Several widely used antidepressant drugs are selective serotonin reuptake inhibitors — SSRIs.
Antipsychotic Drugs
Drugs used to treat schizophrenia and other forms of severe thought disorders.
Antisocial Behavior
Negative, destructive, harmful behavior.
The opposite of prosocial behavior.
Antisocial Personality Disorder
A personality disorder in which a person (usually a man) exhibits a lack of conscience for wrongdoing, even toward friends and family members; may be aggressive and ruthless or a clever con artist.
Anxiety Disorders
A group of disorders characterized by excessive fear and anxiety and related maladaptive behaviors.
Aphasia
Impairment of language, usually caused by left hemisphere damage either to Broca’s area (impairing speaking) or to Wernicke’s area (impairing understanding).
Approach and Avoidance Motives
The drive to move toward (approach) or away from (avoid) a stimulus.
Aptitude Test
A test designed to predict a person’s future performance; aptitude is the capacity to learn.
Asexual
Having no sexual attraction toward others.
Assimilation
Interpreting our new experiences in terms of our existing schemas.
Association Areas
Areas of the cerebral cortex that are not involved in primary motor or sensory functions; rather, they are involved in higher mental functions such as learning, remembering, thinking, and speaking.
Associative Learning
Learning that certain events occur together.
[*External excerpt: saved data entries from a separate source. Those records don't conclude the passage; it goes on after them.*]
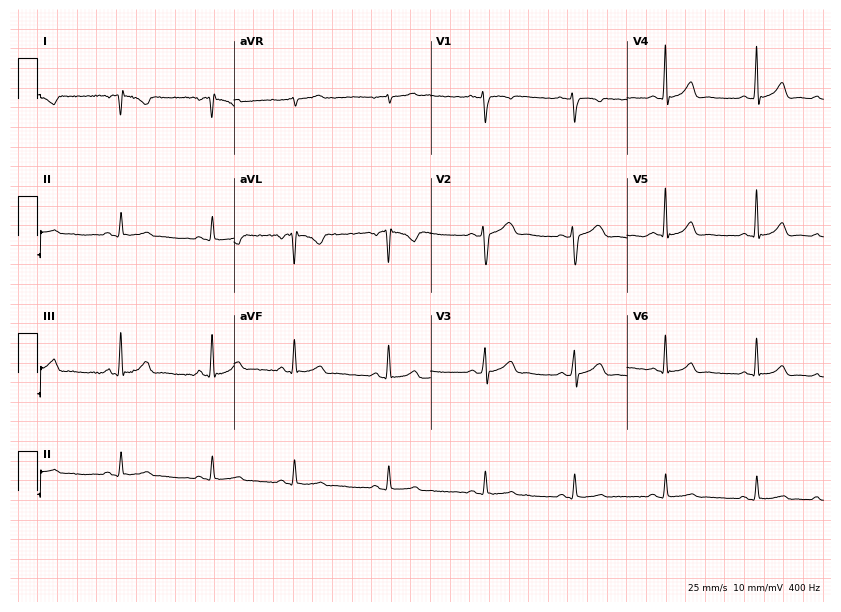
12-lead ECG (8-second recording at 400 Hz) from a woman, 24 years old. Screened for six findings — first-degree AV block, right bundle branch block, left bundle branch block, sinus bradycardia, atrial fibrillation, sinus tachycardia — none is recorded. Other findings, if any, are not listed.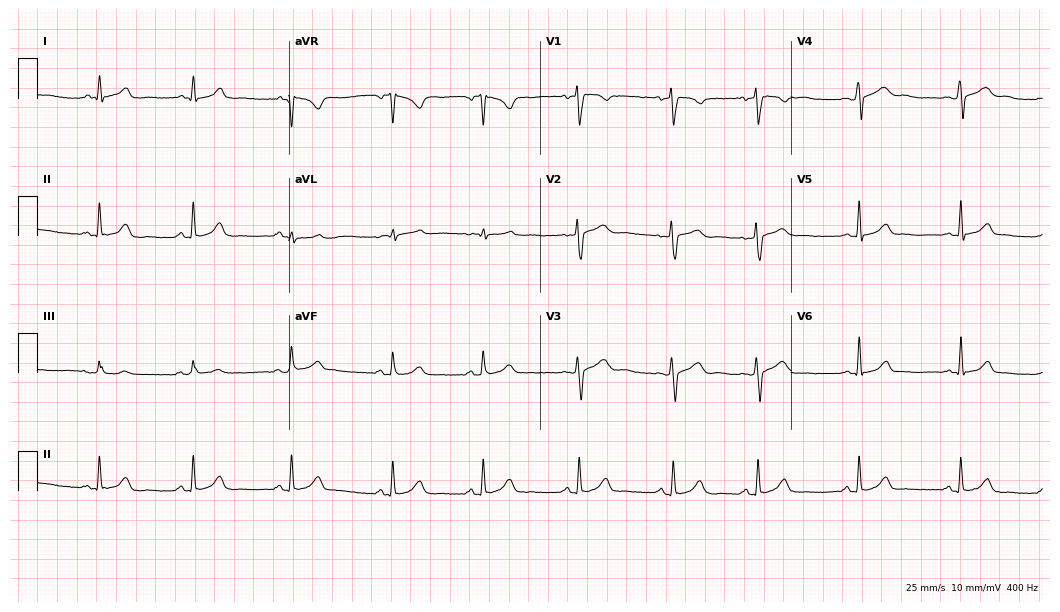
Resting 12-lead electrocardiogram. Patient: an 18-year-old woman. Read as a normal ECG.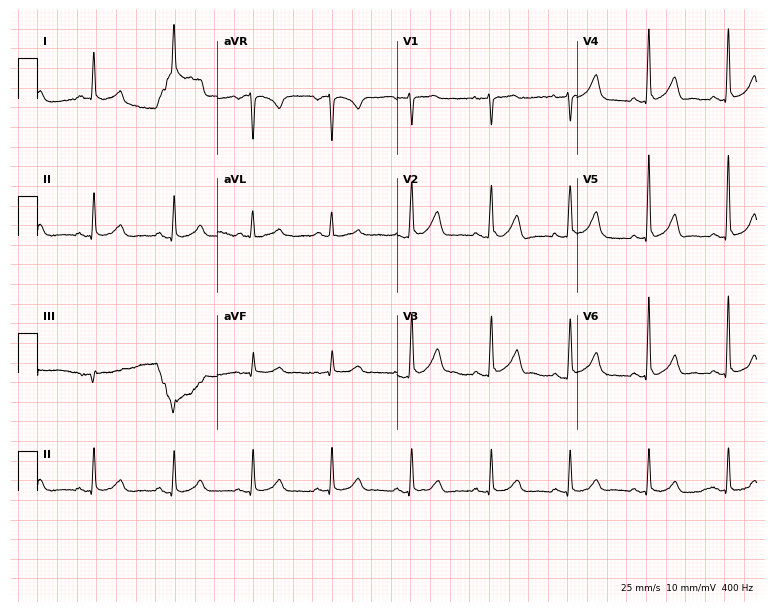
ECG (7.3-second recording at 400 Hz) — a 68-year-old woman. Screened for six findings — first-degree AV block, right bundle branch block, left bundle branch block, sinus bradycardia, atrial fibrillation, sinus tachycardia — none is recorded.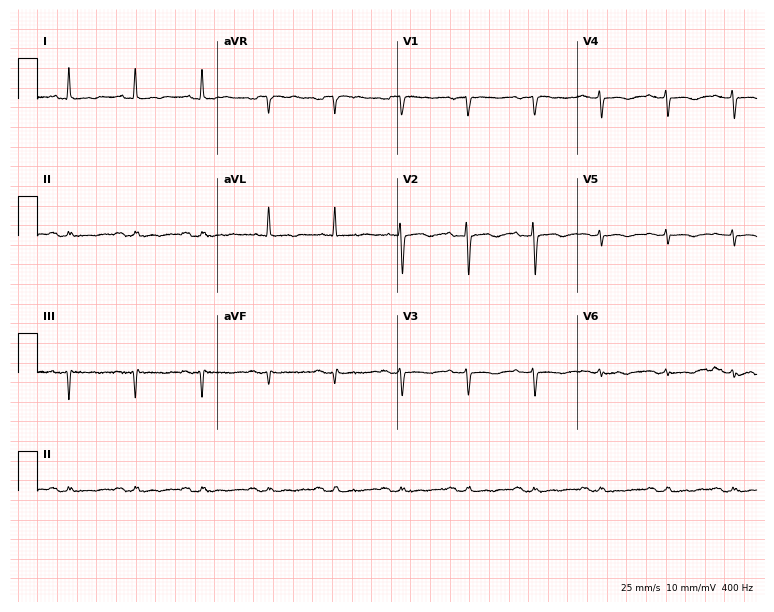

The events may be two stimuli (as in classical conditioning) or a response and its consequence (as in operant conditioning).
Attachment
An emotional tie with others; shown in young children by their seeking closeness to caregivers and showing distress on separation.
Attention-Deficit/Hyperactivity Disorder (ADHD)
A psychological disorder marked by extreme inattention and/or hyperactivity and impulsivity.
Attitudes
Feelings, often influenced by our beliefs, that predispose us to respond in a particular way to objects, people, and events.
Attribution Theory
The theory that we explain someone’s behavior by crediting either the situation (a situational attribution) or the person’s stable, enduring traits (a dispositional attribution).
Audition
The sense or act of hearing.
Autism Spectrum Disorder (ASD)
A disorder that appears in childhood and is marked by limitations in communication and social interaction, and by rigidly fixated interests and repetitive behaviors.
Autokinetic Effect
The illusory movement of a still spot of light in a dark room.
Automatic Processing
Unconscious encoding of incidental information, such as space, time, and frequency, and of familiar or well-learned information, such as sounds, smells, and word meanings.
Autonomic Nervous System (ANS)
The part of the peripheral nervous system that controls the glands and the muscles of the internal organs (such as the heart).
Its sympathetic division arouses; its parasympathetic division calms.
Availability Heuristic
Judging the likelihood of events based on their availability in memory; if instances come readily to mind (perhaps because of their vividness), we presume such events are common.
Aversive Conditioning
Associates an unpleasant state (such as nausea) with an unwanted behavior (such as drinking alcohol).
Axon
The segmented neuron extension that passes messages through its branches to other neurons or to muscles or glands.
Babbling Stage
The stage in speech development, beginning around 4 months, during which an infant spontaneously utters various sounds that are not all related to the household language.
Barbiturates
Drugs that depress central nervous system activity, reducing anxiety but impairing memory and judgment.